Hark! I bring you glad tidings, and also the only correct interpretation of the granddaddy of all Christmas classics, which every American must, by law, catch a snippet of each holiday season.
Are you ready?
Mary Bailey is the true hero of “It’s a Wonderful Life.”
This is not how the movie is billed. The hero is supposed to be Mary’s husband, George Bailey, a tortured Boy Scout-type played by Jimmy Stewart who longs for travel and adventure even while duty keeps him stuck in the fictional hamlet of Bedford Falls. “It’s a Wonderful Life” takes place one Christmas Eve when George’s daffy uncle misplaces a deposit for the family’s financial institution: George must reckon with the potential ruination of the business while struggling to figure out whether his life and work have any worth at all. There are a lot of flashbacks. There’s a guardian angel. The movie ends with the whole town rallying to celebrate George and douse him with literal buckets of money.
Disregard all of this. Deck the halls with Donna Reed.
When, in one flashback, a market crash threatens to sink the Bailey Building & Loan, whose idea is it to donate George and Mary’s honeymoon funds to keep things afloat? Not George’s. Panicked customers are storming the lobby when Mary shows up with fistfuls of cash.
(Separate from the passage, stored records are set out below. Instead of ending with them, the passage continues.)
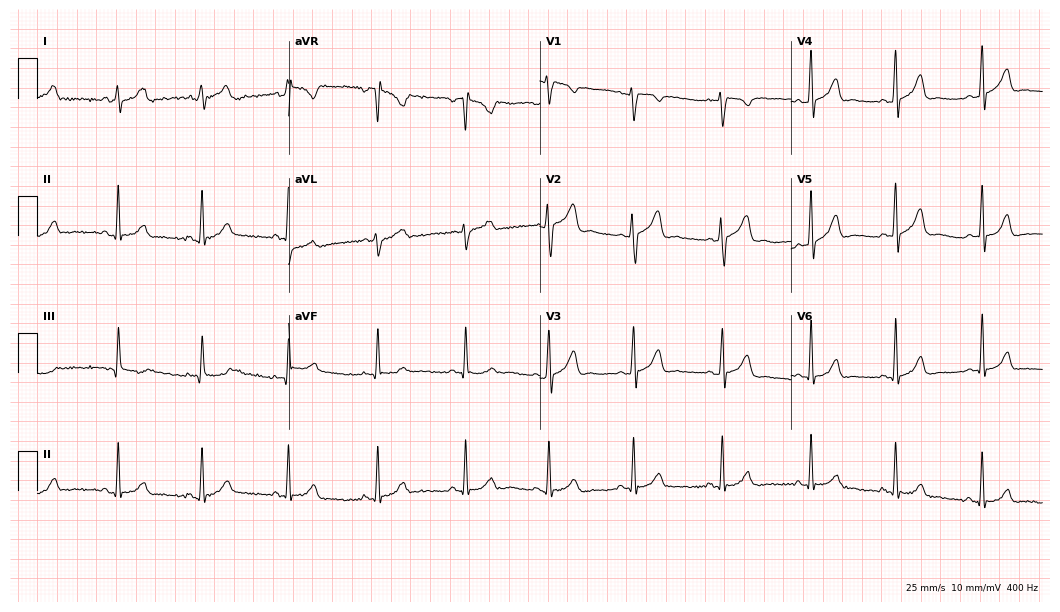
Resting 12-lead electrocardiogram (10.2-second recording at 400 Hz). Patient: a male, 31 years old. Read as a normal ECG.
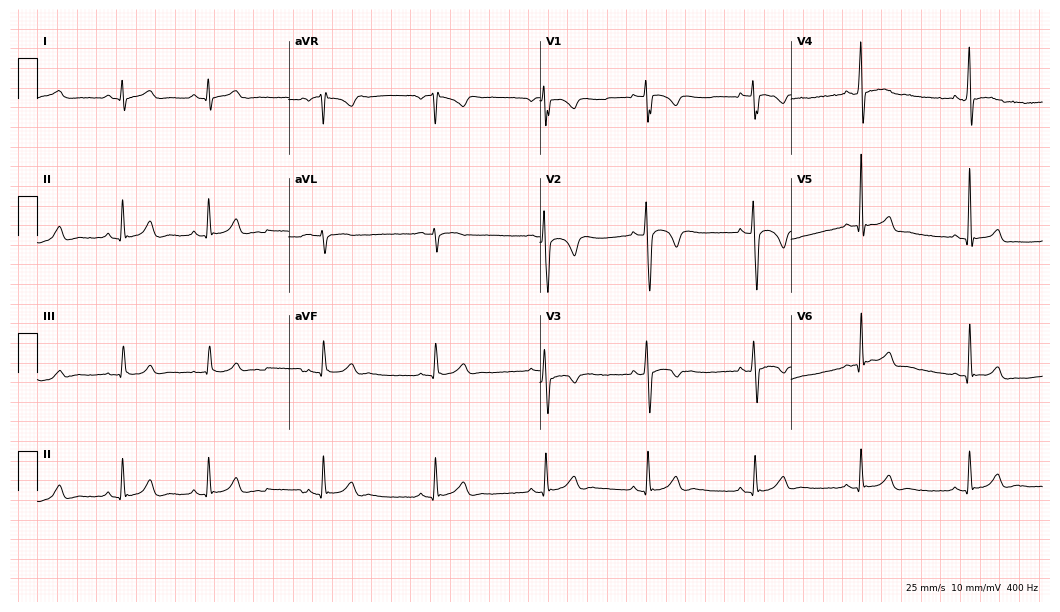
ECG — a man, 22 years old. Screened for six findings — first-degree AV block, right bundle branch block, left bundle branch block, sinus bradycardia, atrial fibrillation, sinus tachycardia — none is recorded. Findings outside these six are not listed.
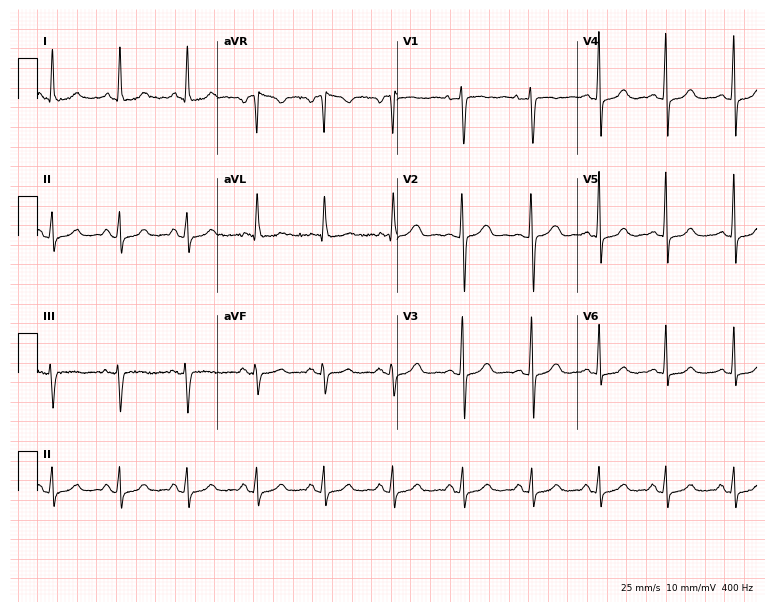
ECG (7.3-second recording at 400 Hz) — a 40-year-old female patient. Labelled as a normal ECG.

When George wants to throw rocks at an abandoned house, it’s Mary who suggests they restore the house instead.
The film’s final, triumphant scene is only made possible because while George’s genius plan to correct his uncle’s error involves jumping off a bridge for the life insurance policy, Mary is racing around town rustling up donations.
“Mary Bailey invented GoFundMe,” observes a pro-Mary partisan on Twitter.
Yes, I did go trawl the internet to see if I was the only one harboring these feelings of appreciation for Mary ... and no, I emphatically am not.
“It’s a Wonderful Life is the story of Mary Bailey, who twice saves her husband’s floundering business, pulls him back from the brink of suicide/jail, and raises four children while successfully gut-rehabbing a historic home,” observes another member of Team Mary.
“Mary Bailey is the true hero of ‘It’s a Wonderful Life,’ " says Caleb Norris, a film buff with whom I chatted about our shared Mary devotion. “And some mopey man gets all the glory.”
Mary deals with the same leaky roof and small-town limitations as her husband with one major difference: She never complains. She doesn’t need an angel named Clarence to descend from heaven and inform her that she’s actually led a wonderful life. She knows intuitively that wonderful lives are not made by collecting passport stamps or military honors; they are made by investing in the community around you and wallpapering the bejesus out of an old Victorian.
“Why must you torture the children?” she asks George when he takes out his foul work-mood on the family. Why indeed? She’s the one who’s been home all day with a sick toddler and a clanging piano.
Does “It’s a Wonderful Life” realize that Mary is its hero? It does not. In one of the film’s most famous sequences, the angel Clarence gives George a glimpse of how his town would have fared if George had never been born. It’s bad. A slumlord has taken over the neighborhoods. A platoon of soldiers never came home from the war. And Mary? Clarence tells him, with horror, that she’s “just about to close up the library.”
That’s right: In an alternate reality in which half of Bedford Falls has been turned into a cemetery, the movie suggests that the saddest thing of all is that Mary Bailey became a librarian.
Once you see it, you can’t unsee it: The entire movie celebrates the personal sacrifices of a nice man while ignoring the identical sacrifices of a nice woman. Why? Because “It’s a Wonderful Life” assumes something that society assumed in the 1940s and sometimes continues to assume to this day: A wife is supposed to sacrifice, buck up, make do, slog through. But when the husband does it, the whole town must take note.
I cannot express how much I love this movie, which I watch multiple times every year, and have since childhood. I hope you love it, too. But the next time you sit down with Frank Capra’s classic, please indulge me with one experimental viewing, in which you let your eye drift slightly off-center and fall on the true hero of the story.
Merry Christmas. It’s Mary’s Christmas.